Advice on co-parenting?

Jordan • Mommy to 12 👧🏼👼🏻👼🏻🧒🏼🧒🏼👼🏻👼🏻👼🏻👼🏻👼🏻👼🏻👶🏻 5 chemicals, 3 miscarriages, 2 twin boys, 1 miracle baby boy and 1 bonus daughter! Wife of my wife 🏳️‍🌈🏳️‍⚧️

Background: I have a 4-year-old "step" daughter (I prefer to refer to her as just my daughter, but for technicalities' sake, she is not my biological daughter). My husband and his ex have co-parented for the entirety of her life - switching houses every Sunday. She's been living with my husband and I for 2 years, though I've been in her life since she was born.

Now, I'm pregnant with twins and my daughter is SO EXCITED to be a big sister. However, she's having trouble understanding that these babies stay at our house, even when she goes to Mommy's house. She argues that it's not fair that she have to go, but they get to stay with us. It breaks my heart that she feels different because of it, but we're trying to explain that:

1) Her mommy is HER mommy, not these babies' mom. She knows I'm not her biological mother.

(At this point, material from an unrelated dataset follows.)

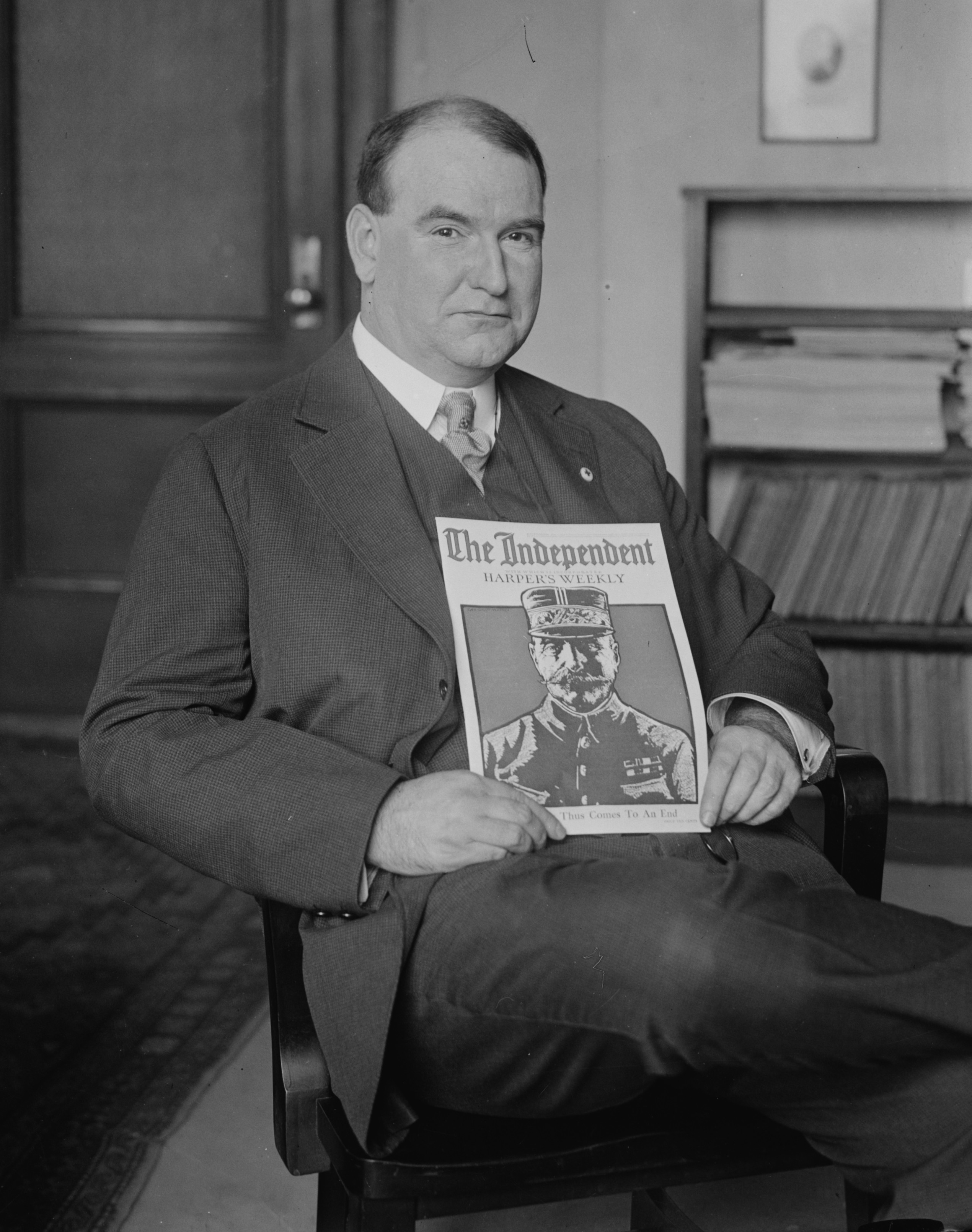 Hamilton Holt

2) Her mommy won't be a major, necessary part of these babies' lives, as she plays more of a role of an "auntie" or friend.

3) The reason she switches houses is because her mommy and daddy split, and it's important that a child have both parents.

4) Likewise, it's important that these babies have both parents, who in this case live in one house together.

5) The babies will be fed from my breasts and that her Mommy won't have the necessary tools to properly take care of the babies, as she doesn't have any other children - and, well, my daughter is four.

6) Overall, we all love her just as much as we always have, and these siblings of hers will love her as well (as she is their SISTER).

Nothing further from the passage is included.